I hope I was able to demonstrate how a character would interact in a text-based online game. It gets more complicated as you advance within the game. However, to elucidate, I left it at simple interactive steps.

Anyway, I found myself in a world that became increasingly easy to maneuver and I loved the descriptions of the settings, the descriptions of other characters who obviously played the game for many years, as they were very adept in gaining levels and playing their roles. I was considered a “newbie” in this world, but when I reached a certain level in game play, I realized that I had not played a successful character. In order to play a successful character you have to be believable. I was a big joke.

In other words, I had not done the evil things expected of an evil character, to which I was. Evil characters do not smile and wave cheerily at people. Evil characters steal from people and they even kill people, neither of which I was prepared to do. I also had a hard time keeping white bunny rabbits from devouring me in battle when attempting to collect fuzzy, white, rabbit feet. I wasn’t very convincing in my role.

Therefore, after living in this game world with my first character, I decided that I would build another character and hope that I could play it more successfully, and I did.
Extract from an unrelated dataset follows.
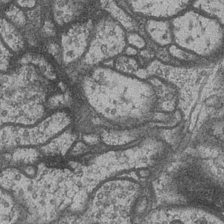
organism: Drosophila
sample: Optic medulla

However, something was lacking. I had this brand new character and I mastered all the commands. Now what? There were the same weapons, the same monsters to kill and all the descriptions of the land were the same. In essence, I was another character in the same setting and I was bored!

Nevertheless, I could make it work. I could role-play my character and interact with the other characters and we could create our own story, right? Wrong. Try joining a religion, where all the characters that have to accept you must like you. However, you are an evil character! In addition, you are trying to join Set’s church, God of Darkness, Hatred and the Fiery Depths of Hell….but the other characters don’t like you because you once stole from their friend and you once killed their high school buddy who plays the character Sinbad!

My angst grew and grew. Those were my frustrations in trying not only to play a character but to create a story within which others must participate in order to make real and believable. Even though it is role-play and fictitious, it was hard to get past all the egos and get other characters involved. Try forming a clan and becoming a boss when everyone in the game wants to be a boss. Therefore, you have 20 players, 20 clans, and they all have exactly one member…the boss of the clan. Okay, that was an exaggeration.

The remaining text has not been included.